Integrating ecology into biotechnology Katherine D McMahon1, Hector Garcia Martin2 and Philip Hugenholtz2 New high-throughput culture-independent molecular tools are allowing the scientific community to characterize and understand the microbial communities underpinning environmental biotechnology processes in unprecedented ways. By creatively leveraging these new data sources, microbial ecology has the potential to transition from a purely descriptive to a predictive framework, in which ecological principles are integrated and exploited to engineer systems that are biologically optimized for the desired goal. But to achieve this goal, ecology, engineering and microbiology curricula need to be changed from the very root to better promote interdisciplinarity. Addresses 1 Department of Civil and Environmental Engineering, University of Wisconsin-Madison, 1415 Engineering Drive, Madison, WI, USA 2 Microbial Ecology Program, DOE Joint Genome Institute, 2800 Mitchell Drive, Walnut Creek, CA, USA Corresponding author: McMahon, Katherine D (
[email protected])
Current Opinion in Biotechnology 2007, 18:287–292 This review comes from a themed issue on Environmental biotechnology Edited by Eliora Z Ron and Phillip Hugenholtz Available online 16th May 2007 0958-1669/$ – see front matter # 2007 Elsevier Ltd. All rights reserved. DOI 10.1016/j.copbio.2007.04.007
Introduction Ecology is the study of the distribution and abundance of organisms and their biotic and abiotic interactions in an environmental setting. Biotechnological processes often rely on microbial organisms contained within an engineered environment designed to allow some level of operator control. All too often, however, such processes overlook or ignore the microbial communities that underpin the process. This has not necessarily been due to a lack of interest in the underlying communities, but primarily because of a lack of tools with which to dissect and monitor microbial organisms in a cost-effective and timely fashion. To date, efforts to describe microbial communities of biotechnological relevance have been largely descriptive.
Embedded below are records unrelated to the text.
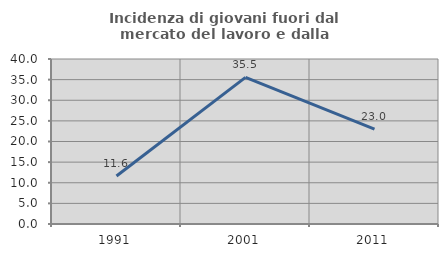
| Category | Incidenza di giovani fuori dal mercato del lavoro e dalla formazione  |
|---|---|
| 1991.0 | 11.631 |
| 2001.0 | 35.533 |
| 2011.0 | 23.015 |
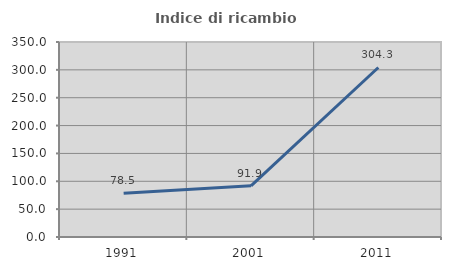
| Category | Indice di ricambio occupazionale  |
|---|---|
| 1991.0 | 78.462 |
| 2001.0 | 91.892 |
| 2011.0 | 304.255 |

However, a plethora of new high-throughput cultureindependent molecular tools [1] hold the promise of turning microbial ecology into a quantitative predictive science. Once the discipline becomes predictive, it can then be used to improve biotechnological processes in a directed manner, in much the same way that advances in www.sciencedirect.com
aerodynamics, combustion and electronics translated into more efficient and cheaper automobiles. But first, environmental biotechnologists must survive the indigestion produced by a data overload from the new tools, and learn how to best use these data to create a quantitative predictive framework. In this review, we will mainly use wastewater treatment processes to illustrate the use of ecological principles in understanding biotechnological processes.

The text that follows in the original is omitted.